Steinbiss also played a scene from the famous English language movie “Casablanca” dubbed automatically into German. He explained that generally there is an audio mix of the actor speaking, complete with background music and noises.

These are some representative steps followed to arrive at a dubbed clip:

Source separation

The system splits the audio into speech and nonspeech in the original. The speech components are captured and the voices are isolated. The background audio is saved for later. 

Automatic speech recognition

Automatic speech recognition captures the text from the spoken audio. An extra step is required to add punctuation (for machine translation). 

Speaker diarization

To know who is speaking and at what moment, the speaker diarization function creates segments for each speaker, and identifies different speakers for text-to-speech or synthetic speech.
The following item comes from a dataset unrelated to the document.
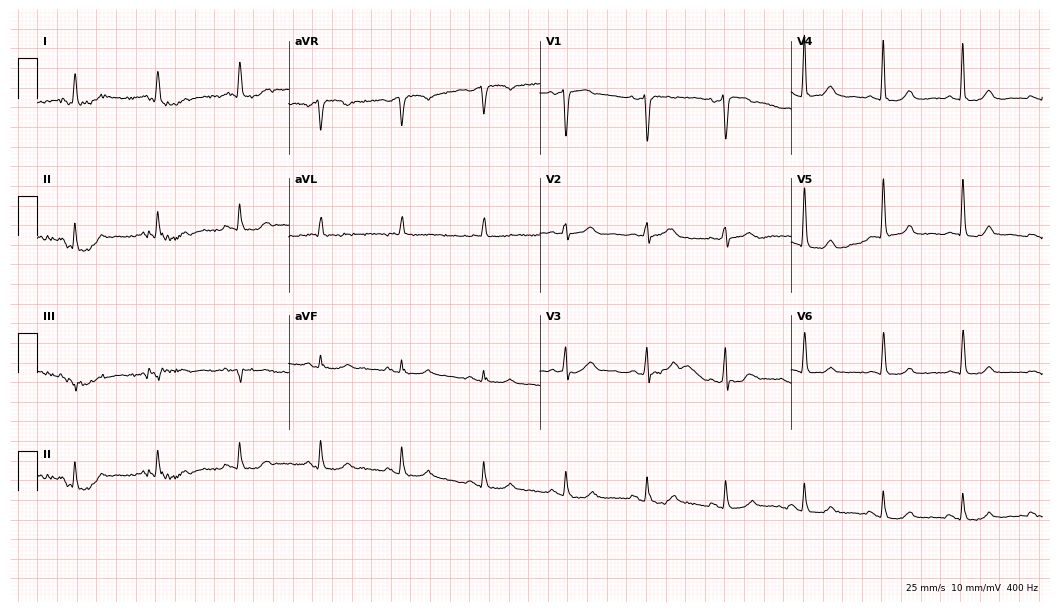
12-lead ECG from a man, 72 years old. Screened for six findings — first-degree AV block, right bundle branch block, left bundle branch block, sinus bradycardia, atrial fibrillation, sinus tachycardia — none is recorded. Other findings, if any, are not listed.

It also helps improve the translation of the automatic transcription. 

Meta-aware machine translation

Metadata, including characteristics such as gender of speakers, is important for the target languages, as is the use of formal or informal tone. Elements like time constraints are also key to the final output: if the translation is too long, speeding up the audio would create unnatural speech. Therefore, one of several possible correct translations is selected to match the length of speech. This is how the system creates the synthetic speech audio in the target language.

Speaker embedding assignment

The voice characteristics of each speaker are applied to identified speaker segments. Segment timing is considered to assign speech placements and manage pauses. The speech output is adjusted as needed to fit in the allotted time segment.

Use Cases for Different Needs

Unlike in the Webb Telescope video clip, in the “Casablanca” example the machine translation and the synthetic voices were post-edited. Steinbiss explained that post-editing is needed in most situations. AppTek offers both options, i.e., fully automatic or post-edited dubbing.

However, the possibilities don’t end with those two options. In his presentation, Steinbiss also showed four tiers, that is, combinations of processes for different markets and use cases resulting in different levels of quality.

Tier one is fully automatic technology. Tier two implies the availability of a correct script in the source language. Tier three involves a correct script in the target language as well (that is, the translation has been edited). Tier four combines tiers two and three, and adds editing of the synthetic voice. The more editing done, the higher the emotional range, resulting in a more natural dubbed speech.

Steinbiss explained that tier one is for noncritical content, when the intent is to provide an idea of what is being said in other languages. “It’s for content with a short lifecycle, but offers accessibility to foreign language speakers.”

Tier two is used when caption files are available. It aids in obtaining better translations thanks to an accurate transcript. It is suitable when the translation of content into many languages at once is needed. Tier three involves edited, accurate translation, such as the content needed for eLearning or corporate communications. Tier four could be used for documentaries, low-budget films or telenovelas.

Apptek Pricing Tiers

Post Editor for Synthetic Voices

The future is about scaling. As Steinbiss put it, “at this point in time, automatic dubbing is mostly for making available large amounts of content that otherwise wouldn’t be dubbed in many languages.” 

Steinbiss also envisions that automatic technology like that offered by AppTek will bring about new roles. For example, he offered “synthetic voice director” and “post editor for synthetic voices.” 

What’s next in the development pipeline for AppTek? Dubbing for live events, including news. There will also be improvements in emotion, prosody for synthetic voices, and lip-synching. 

In closing, Steinbiss asked the audience to think about what’s in it for them with this technology, including business expansion. He added that the development of planned improvements will be fast, but that there are already a lot of opportunities to use the current technology to expand multilingual access to massive amounts of audio content.